Bien sûr, il y a le marché noir mais les prix sont prohibitifs. De temps de paix ou de guerre, on a tout avec de l’argent. L’occupation allemande régit la vie dans ses moindres détails : Ausweis pour circuler, tickets de rationnement pour les denrées alimentaires mais aussi pour le charbon, le textile ; les nombreuses pannes de courant, les alertes et la défense passive rythment une vie que certains veulent maintenir avec les apparences de la paix. Mais les soldats allemands patrouillent, et ils sont les maitres du jeu.

Ce soir, Sophie, la jeune maitresse de maison est fière de pouvoir servir à ses invités un menu de gala, des asperges et comme plat de résistance, un rôti ! Une folie mais ce soir c’est son anniversaire. Le premier arrivé est le docteur Jean-Paul Pagnon. Le bon docteur trouve que depuis que les allemands sont là : il y a moins de personnes suspectes dans les rues. Il aime l’ordre. Son discours de sympathisant gêne Victor, le mari de Sophie. L’arrivée des autres invités offre une échappatoire à cette conversation « embarrassante », Pierre, qui a perdu la vue au front, est accompagné par Vincent, un dandy un peu désabusé, Françoise vient compléter l’assemblée. C’est une jeune femme volontaire qui a décidé de ne pas baisser les bras.
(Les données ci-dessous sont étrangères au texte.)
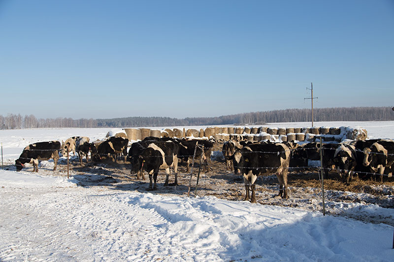 Роботизированная ферма Саяпина, Мосальский район Калужской области
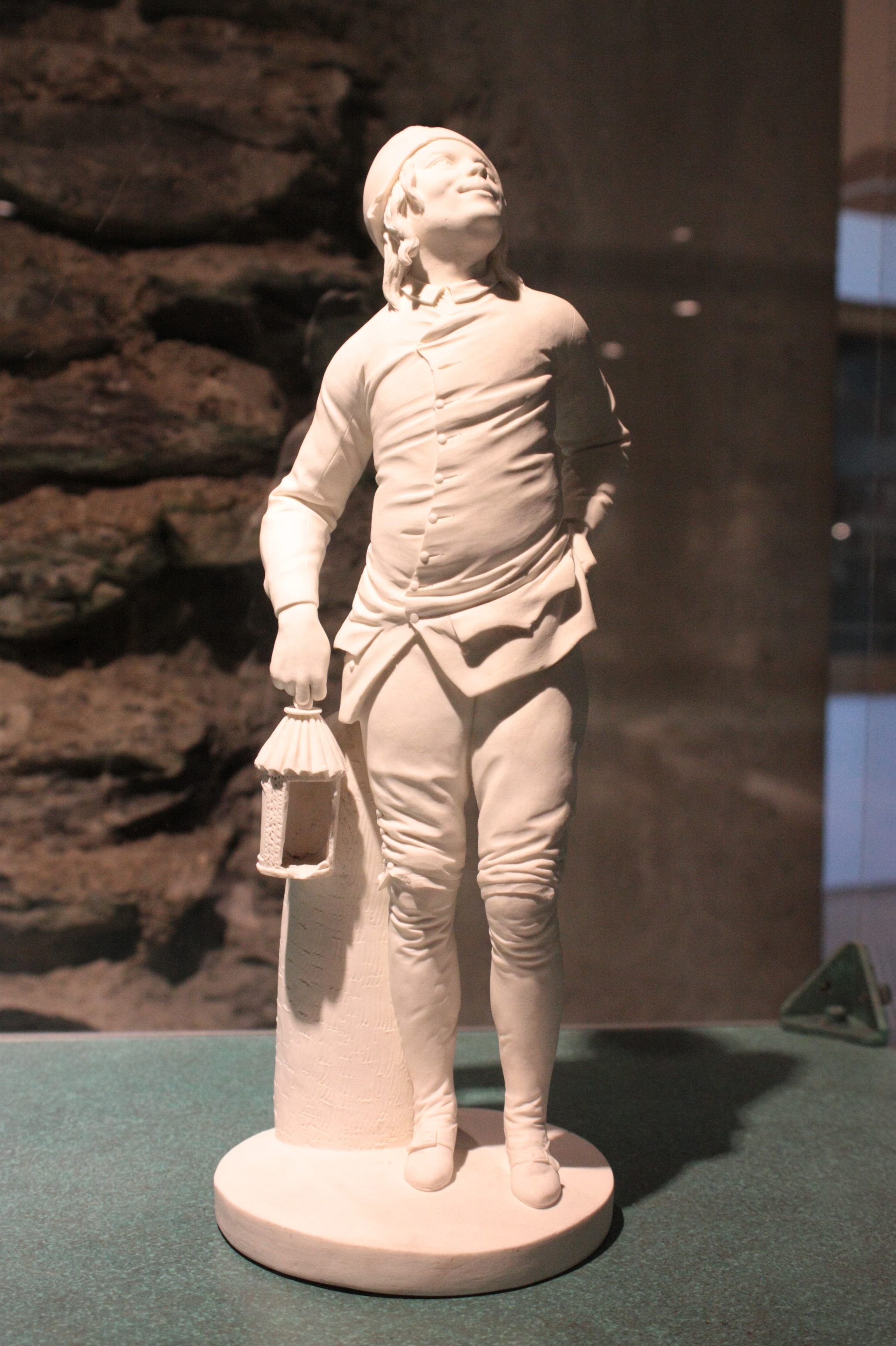 Janot par Josse-François-Joseph Leriche, Biscuit de Sèvres, 1779

Elle a son franc parlé. En somme, ils sont tous d’excellents français, heureux d’être réunis. Arrive un invité surprise, André « l’oncle ». C’est un homme rond, pour lui la guerre est une machine à faire tourner les affaires. Il fait figure de Père Noël avec des victuailles en abondance, de l’alcool non frelaté. Devant la terrine de pâté, les convives oublient qu’il fait des affaires avec les Allemands. Les rires s’arrêtent net, sous leurs fenêtres, ils assistent à l’assassinat de deux soldats allemands. Ils se croient à l’abri dans l’appartement chaleureux. Mais un nouvel invité surprise se présente, le commandant Kaubach est un officier SS. Il leur explique qu’en représailles, un otage est pris dans chaque appartement, mais comme il connaît Victor, et dans sa grande mansuétude, il leur laisse le choix de l’otage.
Un cadeau empoisonné. Qui sera l’otage ? Les barrières de l’amitié tombent, l’instinct de survie sera plus fort. L’homme policé fait place à l’animal qui veut vivre. Tous se trouvent irremplaçables. Qui sera l’otage, qui sera désigné pour mourir ??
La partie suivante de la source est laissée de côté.